━━━━━ Supplied data ━━━━━

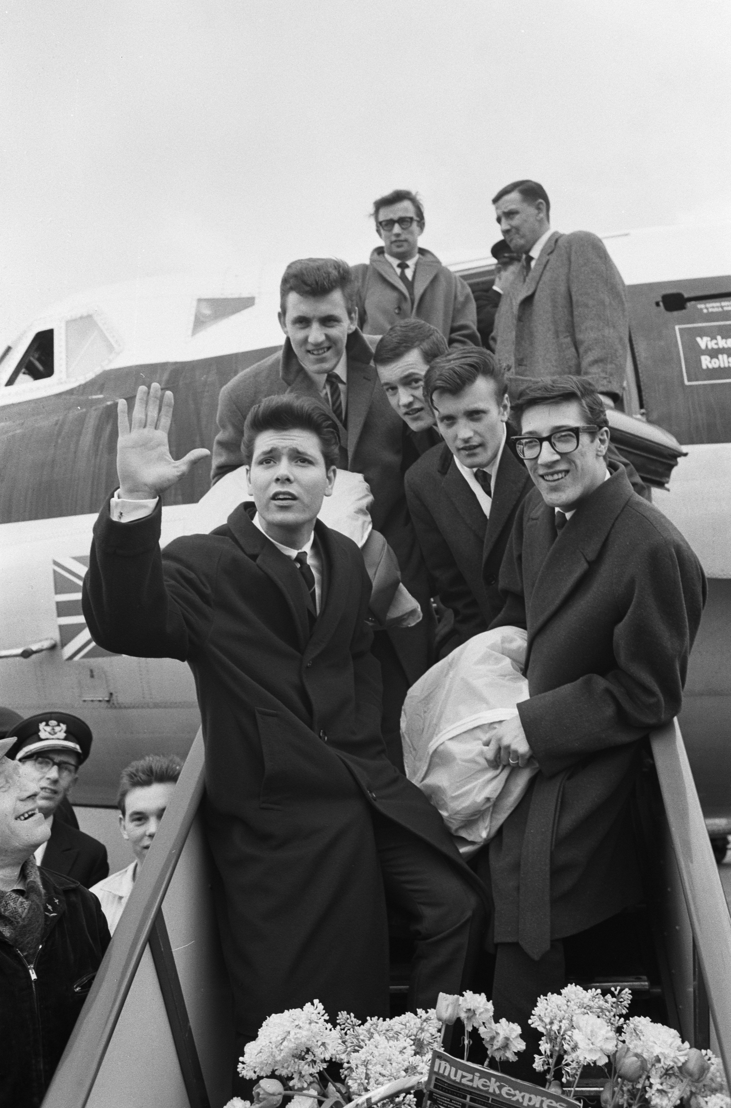 Collectie / Archief : Fotocollectie Anefo Reportage / Serie : [ onbekend ] Beschrijving : Cliff Richard aankomst met zijn Shadows Datum : 6 april 1962 Locatie : Noord-Holland, Schiphol Trefwoorden : artiesten, groepen, muziek, zangers Persoonsnaam : Richard, Cliff Instellingsnaam : Shadows, The Fotograaf : Pot, Harry / Anefo Auteursrechthebbende : Nationaal Archief Materiaalsoort : Negatief (zwart/wit) Nummer archiefinventaris : bekijk toegang 2.24.01.05 Bestanddeelnummer : 913-7397
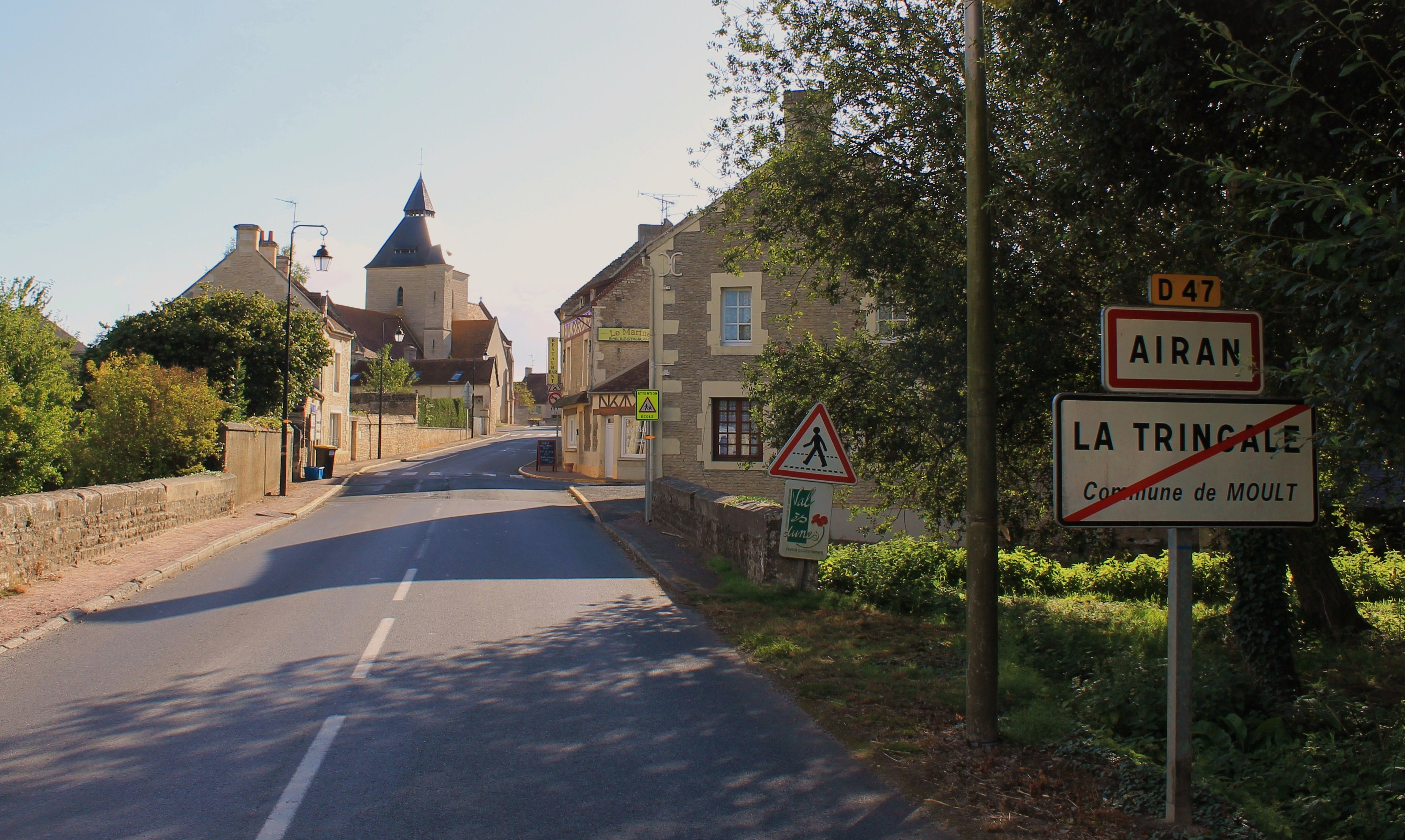 Airan (Calvados)
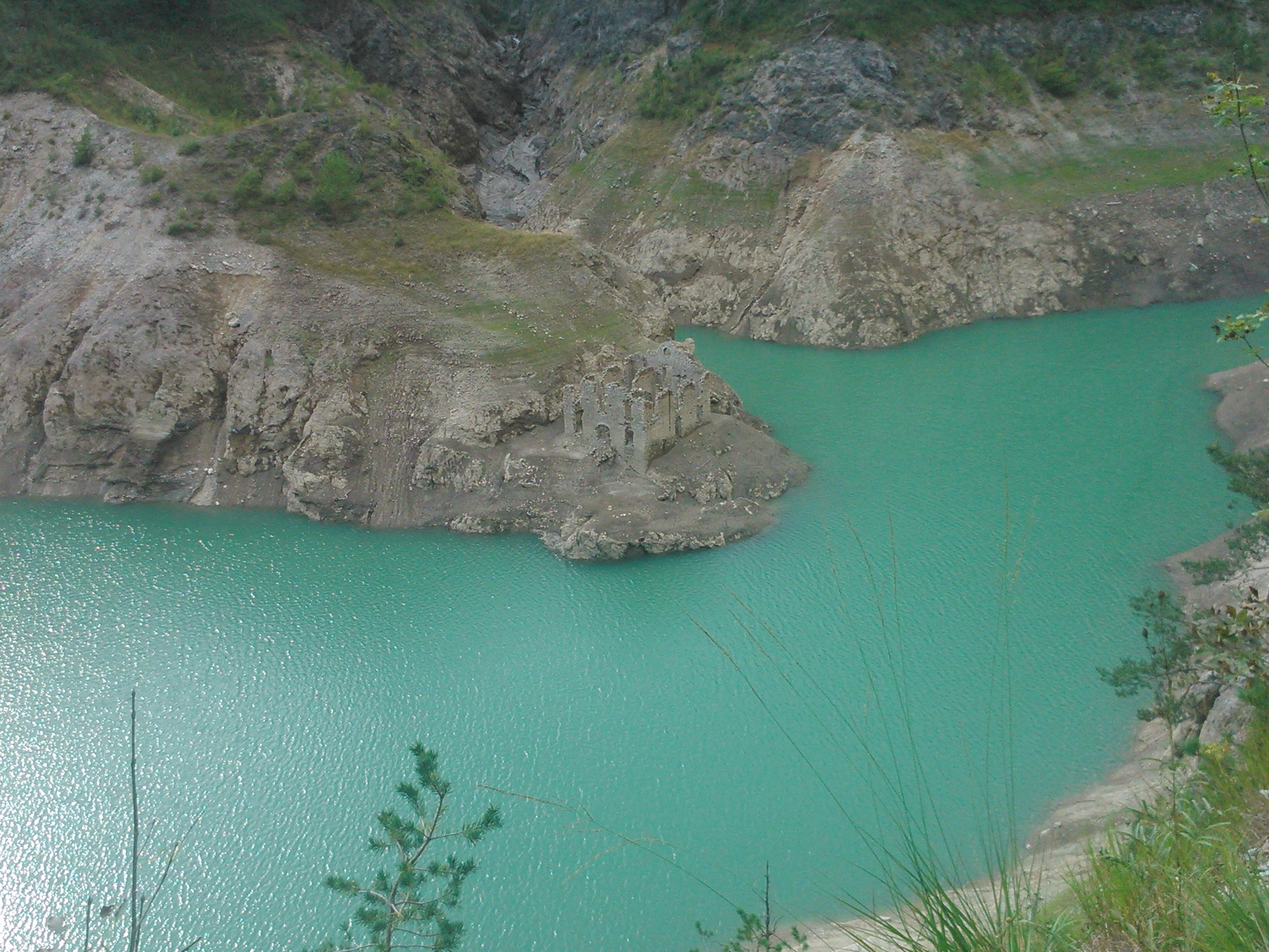 ex caserma della Regia Guardia di Finanza della Patoàla nel comune di Gargnano, provincia di Brescia, Italia
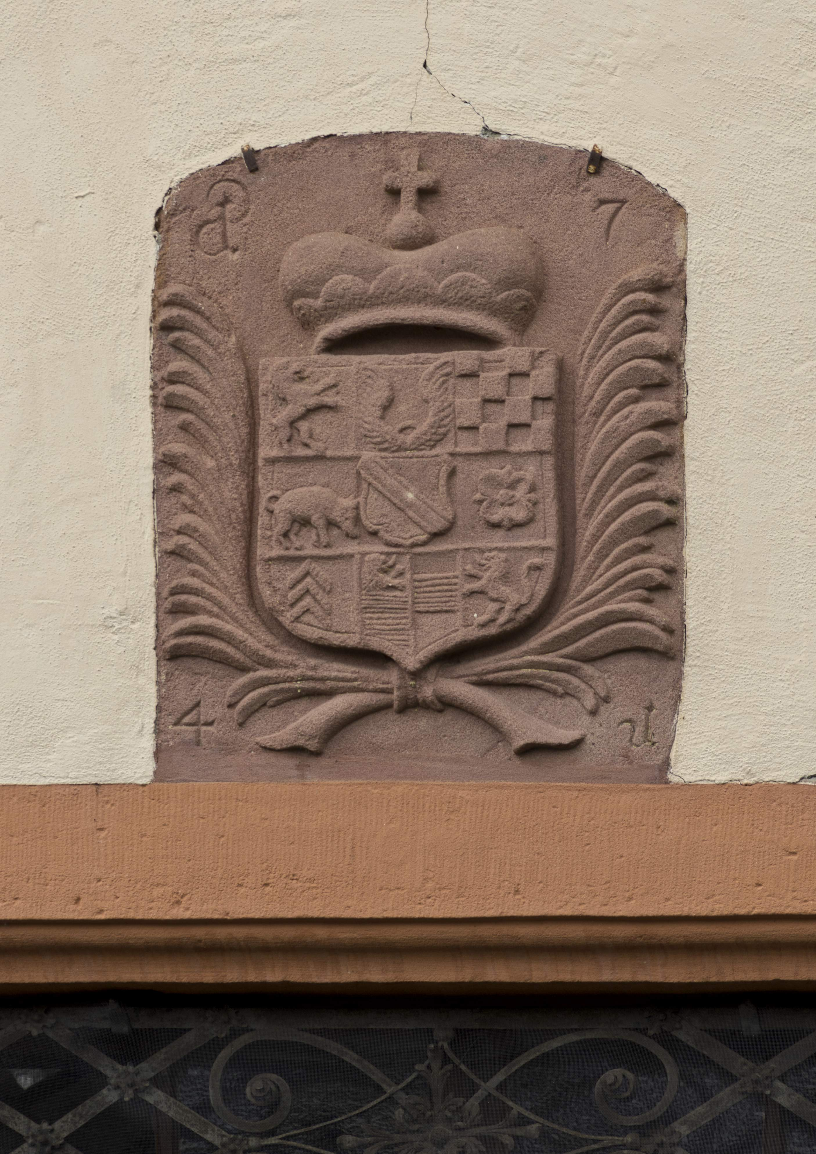 Die Katholische Pfarrkirche in March Holzhausen
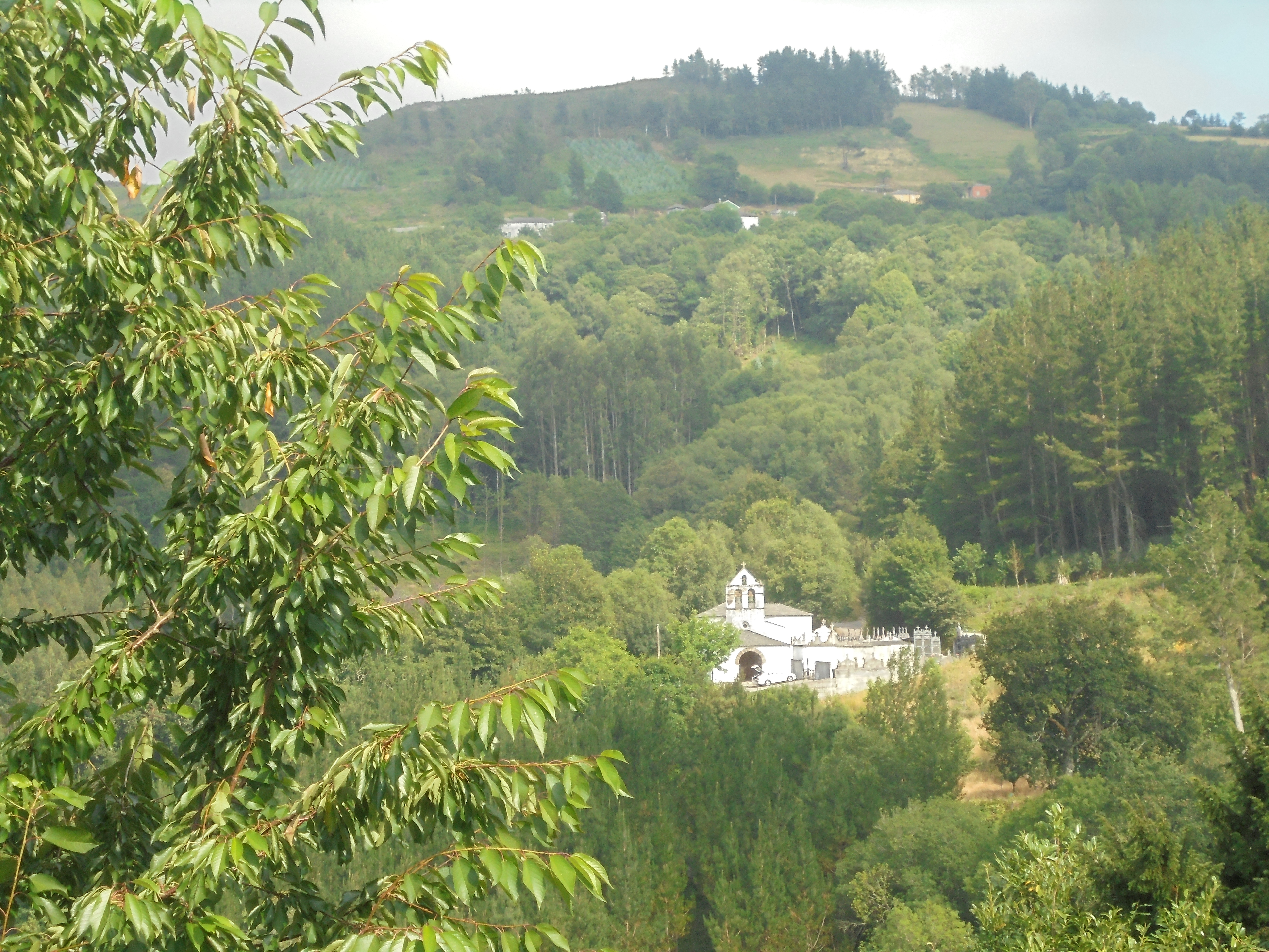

━━━━━

The problem: What is needed is the whole listing again, exactly as written, with the images left out.

Task result:
 Collectie / Archief : Fotocollectie Anefo Reportage / Serie : [ onbekend ] Beschrijving : Cliff Richard aankomst met zijn Shadows Datum : 6 april 1962 Locatie : Noord-Holland, Schiphol Trefwoorden : artiesten, groepen, muziek, zangers Persoonsnaam : Richard, Cliff Instellingsnaam : Shadows, The Fotograaf : Pot, Harry / Anefo Auteursrechthebbende : Nationaal Archief Materiaalsoort : Negatief (zwart/wit) Nummer archiefinventaris : bekijk toegang 2.24.01.05 Bestanddeelnummer : 913-7397
 Airan (Calvados)
 ex caserma della Regia Guardia di Finanza della Patoàla nel comune di Gargnano, provincia di Brescia, Italia
 Die Katholische Pfarrkirche in March Holzhausen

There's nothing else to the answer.